8. Action checklist / one-page overview
Quick start
-
Install diffusers: pip install git+https://github.com/huggingface/diffusers -
Load pipeline: pipe = OvisImagePipeline.from_pretrained("AIDC-AI/Ovis-Image-7B", torch_dtype=torch.bfloat16).cuda() -
Generate: image = pipe("Your text here", num_inference_steps=50, guidance_scale=5.0).images[0]
Tuning tips
-
Put font & color early in prompt. -
Use 50 steps for production, 20 for previews. -
Keep guidance 4–6; >7 introduces glyph fragmentation.
Hardware
-
24 GB VRAM suffices for 1024×1024. -
H100: 14 s, A100: 21 s, RTX-4090: 28 s (50 steps).
9. Quick FAQ
Q1: Can it run on 16 GB GPUs?
A: Yes, with model CPU off-load and batch=1, expect ~40 % longer runtime.
Q2: Is commercial use allowed?
A: Apache-2.0 license covers both code and weights—no extra permission needed.
Q3: How do I insert my corporate font?
A: Create 100–200 images with your font rendered on varied backgrounds, then fine-tune MMDiT for 500 steps (LR 1e-5) while keeping VAE & encoder frozen.
Q4: Does it support vertical Chinese or Japanese?

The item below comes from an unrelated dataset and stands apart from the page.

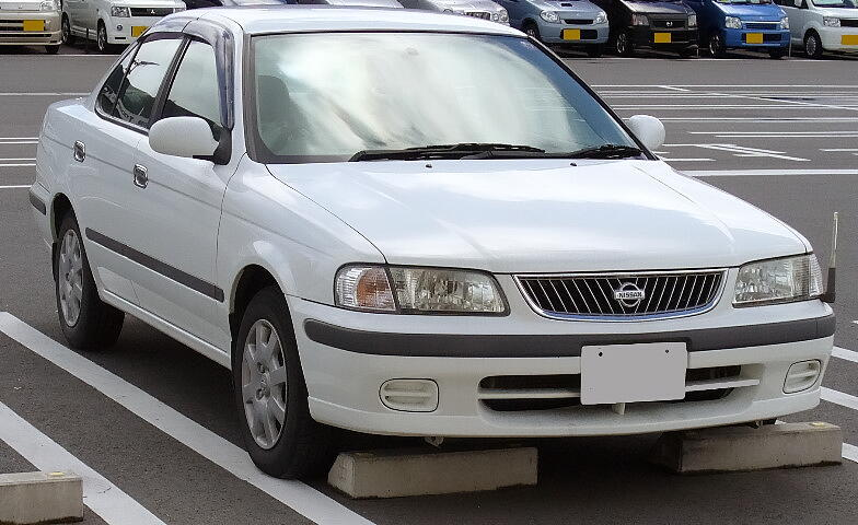 日産・サニー（B15型）

A: Possible but not optimized; add “vertical layout” early in prompt and increase steps to 60 for best legibility.
QQ5: Why does “$” sometimes become “S”?
A: Dollar sign gets tokenized as two chars; replace with words “dollar sign” or use full-width “$”.
Q6: Any plan for smaller (<3 B) student models?
A: The paper hints that distillation is underway—no release date yet.
Q7: Best sampler?
A: Paper uses Euler; author tests show DPM++ 2M Karras 20 steps gives same accuracy 5 % faster.
“
Happy prompting—may your letters stay crisp and your GPU fans stay quiet!